擺擺手,張默示意兒子可以出去了。張默子童艱難,倒不是生不出,是活下來的只有張軒一個。在他上面,原本還有兩個哥哥,之后是一個弟弟,存活下來的就只有張軒一個。作為獨子,張軒在張家的地位自然不差。
“爹?”張軒沒走,看著滿身疲憊的張軒,他有點心痛,這是來自于原本張軒的那段記憶,明明是個陌生人,看著就是親近。
“無事,去吧。”張軒疲憊的臉上多了一絲溫情,兒子長大了,知道關心爹了。
“說說唄,不能說嗎?”張軒問道,吃喝享受的事情不急,也急不來。
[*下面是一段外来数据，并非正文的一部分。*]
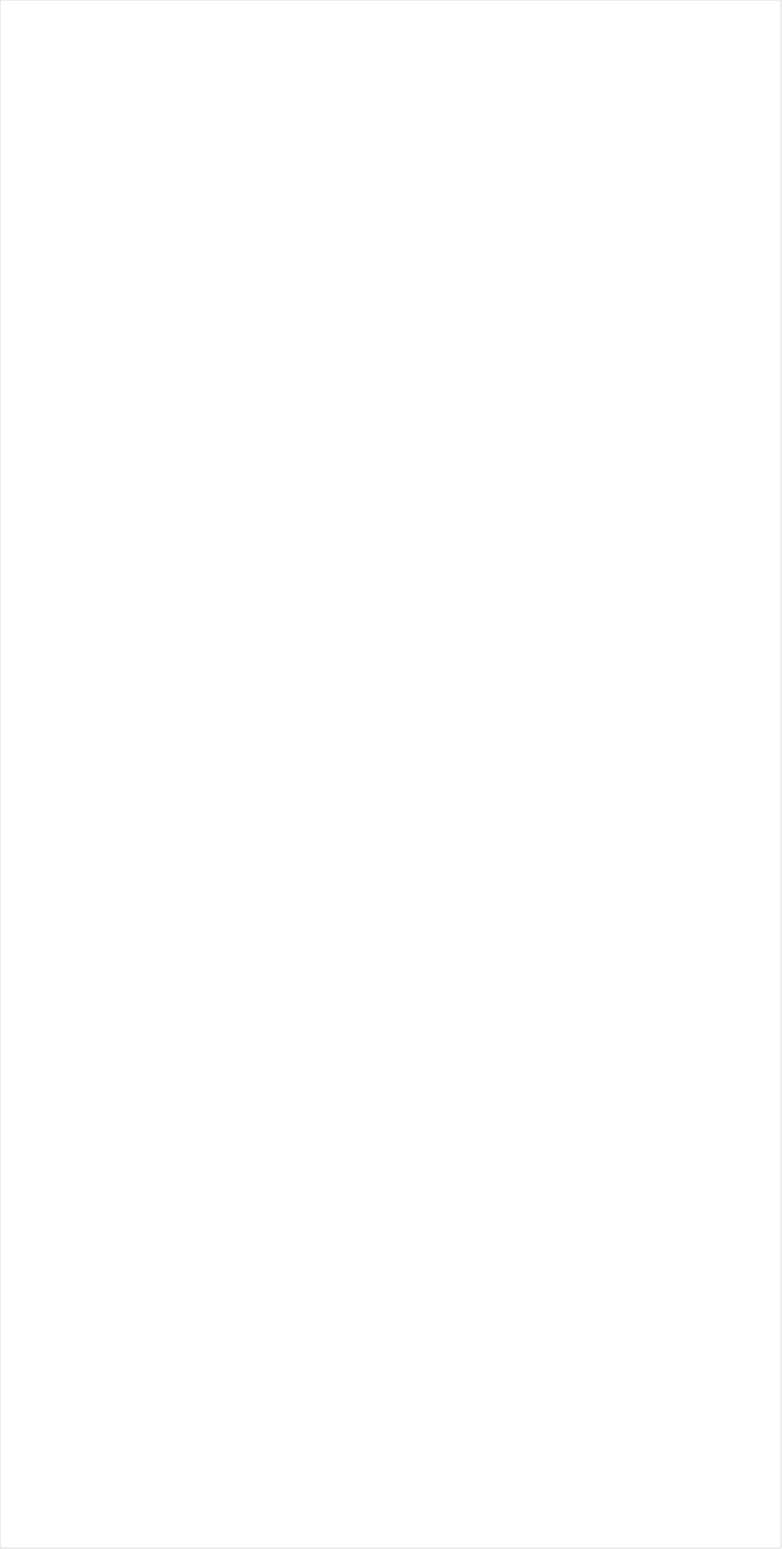
| Category | Total |
|---|---|
| Fox Business | -0.176 |
| INSP | -0.167 |
| Hallmark Movies & Mysteries | -0.155 |
| PBS | -0.152 |
| RFD TV | -0.152 |
| MSNBC | -0.123 |
| Discovery Life Channel | -0.11 |
| Hallmark | -0.107 |
| Fox News | -0.094 |
| SundanceTV | -0.094 |
| Smithsonian | -0.091 |
| Weather Channel | -0.091 |
| Tennis Channel | -0.087 |
| CBS | -0.078 |
| Bloomberg HD | -0.071 |
| UP TV | -0.071 |
| TV LAND | -0.06 |
| WGN America | -0.058 |
| Outdoor Channel | -0.051 |
| Olympic Channel | -0.044 |
| American Heroes Channel | -0.042 |
| National Geographic Wild | -0.04 |
| Great American Country | -0.04 |
| Golf | -0.039 |
| The Sportsman Channel | -0.036 |
| ION | -0.036 |
| CNN | -0.035 |
| NBC | -0.035 |
| Game Show | -0.034 |
| ABC | -0.032 |
| Science Channel | -0.029 |
| CNBC | -0.028 |
| FOX Sports 2 | -0.027 |
| FXDEP | -0.025 |
| Animal Planet | -0.024 |
| History Channel | -0.023 |
| Headline News | -0.022 |
| Ovation | -0.022 |
| CBS Sports | -0.02 |
| HGTV | -0.018 |
| Big Ten Network | -0.017 |
| National Geographic | -0.013 |
| DIY | -0.012 |
| POP | -0.01 |
| OXYGEN | -0.009 |
| BBC America | -0.008 |
| FYI | -0.004 |
| Fox Sports 1 | -0.004 |
| USA Network | 0.002 |
| CW | 0.004 |
| truTV | 0.004 |
| TBS | 0.009 |
| FOX | 0.011 |
| Disney Junior US | 0.011 |
| TNT | 0.013 |
| Motor Trend Network | 0.013 |
| Galavision | 0.014 |
| Oprah Winfrey Network | 0.014 |
| NBC Sports | 0.014 |
| CMTV | 0.014 |
| Nick Jr. | 0.015 |
| NBC Universo | 0.017 |
| Lifetime Movies | 0.02 |
| Universal Kids | 0.021 |
| Travel | 0.023 |
| AMC | 0.023 |
| Investigation Discovery | 0.023 |
| TLC | 0.024 |
| WE TV | 0.025 |
| NFL Network | 0.026 |
| Food Network | 0.026 |
| SYFY | 0.027 |
| Discovery Channel | 0.027 |
| Destination America | 0.032 |
| Paramount Network | 0.032 |
| FX Movie Channel | 0.033 |
| Lifetime | 0.035 |
| MyNetworkTV | 0.036 |
| Independent Film (IFC) | 0.036 |
| A&E | 0.037 |
| UniMas | 0.039 |
| Cooking Channel | 0.043 |
| Reelz Channel | 0.048 |
| FX | 0.048 |
| E! | 0.049 |
| NBA TV | 0.049 |
| Adult Swim | 0.049 |
| BET Her | 0.051 |
| Discovery Family Channel | 0.051 |
| ESPNEWS | 0.053 |
| Univision | 0.053 |
| MLB Network | 0.054 |
| BRAVO | 0.056 |
| Telemundo | 0.057 |
| MTV | 0.057 |
| ESPN | 0.058 |
| FXX | 0.061 |
| Freeform | 0.062 |
| ESPN Deportes | 0.067 |
| ESPN2 | 0.072 |
| Logo | 0.078 |
| TUDN | 0.078 |
| PAC-12 Network | 0.081 |
| BET | 0.081 |
| VH1 | 0.084 |
| NHL | 0.084 |
| Nick@Nite | 0.085 |
| Viceland | 0.085 |
| Comedy Central | 0.089 |
| MTV2 | 0.09 |
| Nick | 0.094 |
| TV ONE | 0.113 |
| ESPNU | 0.114 |
| Teen Nick | 0.115 |
| Cartoon Network | 0.141 |
| Disney Channel | 0.142 |
| Disney XD | 0.147 |
| Nick Toons | 0.147 |
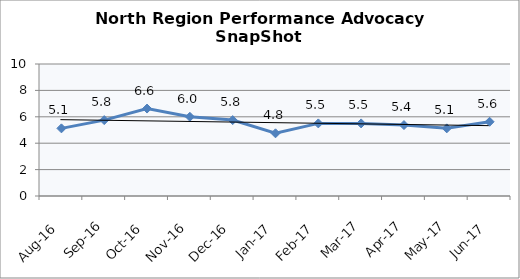
| Category | North Region |
|---|---|
| Aug-16 | 5.125 |
| Sep-16 | 5.75 |
| Oct-16 | 6.625 |
| Nov-16 | 6 |
| Dec-16 | 5.75 |
| Jan-17 | 4.75 |
| Feb-17 | 5.5 |
| Mar-17 | 5.5 |
| Apr-17 | 5.375 |
| May-17 | 5.125 |
| Jun-17 | 5.625 |
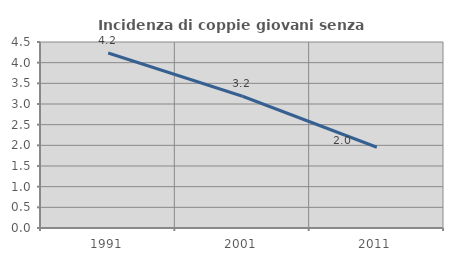
| Category | Incidenza di coppie giovani senza figli |
|---|---|
| 1991.0 | 4.234 |
| 2001.0 | 3.187 |
| 2011.0 | 1.953 |
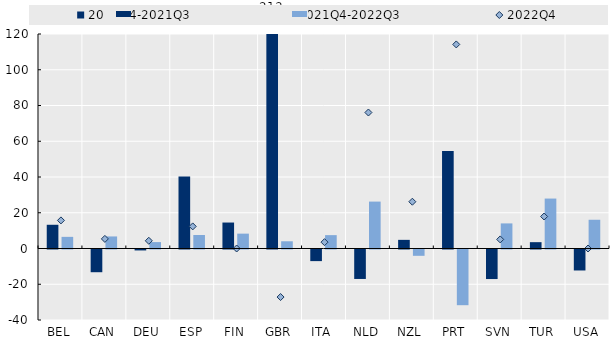
| Category | 2020Q4-2021Q3 | 2021Q4-2022Q3 |
|---|---|---|
| BEL | 13.273 | 6.513 |
| CAN | -12.71 | 6.745 |
| DEU | -0.524 | 3.587 |
| ESP | 40.219 | 7.561 |
| FIN | 14.525 | 8.311 |
| GBR | 213.416 | 4.041 |
| ITA | -6.498 | 7.479 |
| NLD | -16.484 | 26.243 |
| NZL | 4.836 | -3.531 |
| PRT | 54.592 | -31.16 |
| SVN | -16.526 | 14.039 |
| TUR | 3.544 | 27.937 |
| USA | -11.735 | 16.078 |

身為一個官二代,張軒有足夠的覺悟和理解,首先不能坑爹,如果有可能,盡量把老爹的位置推高一些。
公子與封君孰樂的問題,張軒很小的時候就讀過,想要作一個歡樂的官二代,應該努力勸告官一代的老爹去努力。
張軒不想努力工作,給老爹出點主意還是可以的。以他對老爹張默的評價,這位的進步空間有限,也不求上進,只要能保住現在的位置就挺好的。
張默是平民出身,種過地、當過兵、斬過首、有過一次先登、勉強識些字,積功當上縣丞,講義氣、相對正直又圓滑,這也是他能坐在縣丞位置上近二十年的原因。
“州,春稅被劫,州官震怒。”張默隨口說道,平時他也會拿縣中的政事教導兒子,如果沒有意外,自己的縣丞之位,有九成會由兒子接手。
“春稅啊……”張軒的大腦飛快的運轉起來,從仍顯混亂的記憶中提取有用的信息。
大周一年兩稅,也叫正稅,分為春、秋二稅。春稅也叫小稅、丁稅,收幣、帛、麻、絲、鐵為主,春季是青黃不接的時候,是不收糧的。秋稅是收獲之后的大稅,也是真正的正稅,以糧秣為主,是大周的主要財政收入,也稱農稅。
落霞州下轄十縣,人口不足三十萬,春稅的數量并不算多,據說春稅很雜,除了大周標注的稅品之外,什么鹽、咸魚、臘肉,反正有點價值的都可以充稅。實在拿不出還可以先欠著,覺得自己還不上的,還可以以役代稅。
大周的農民主要負擔有兩樣,稅和役,稅有正稅、雜稅之分,役比較統一,成年男丁月役,就是說一年之中,要有一個月的時間服勞役。
具體的就更復雜了,家中有縣兵的,可減免部分役,獨子可免兵役,減月役為半役等等。細思之下,張軒發現,其實大周稅、役還是相對比較人性化的。只是在執行的過程中,就難說了,遇到好的吏員,勉強還能生存。
半分鐘,張軒大至計算出春稅的數量,全州加在一起,應該在百車左右,一個縣平均十車的春稅,這數量,真是感人啊,拉著一堆破布咸魚運到京城,那還能吃嗎?
一想到每年六月時節,京城戶部陸續收到各地的春稅,倉庫中的那兒味兒……
太酸爽了!
正稅雜稅,都是收刀幣的,而且排在最前面。實際上,每年能收上來的刀幣少之又少,就這么點數量,還會被一層層的換掉,這不算貪,只是換,總價值并無變化,至少在大周人眼中是沒問題的。最后稅貨壓送到上京的時候,基本上就看不到幾枚刀幣了。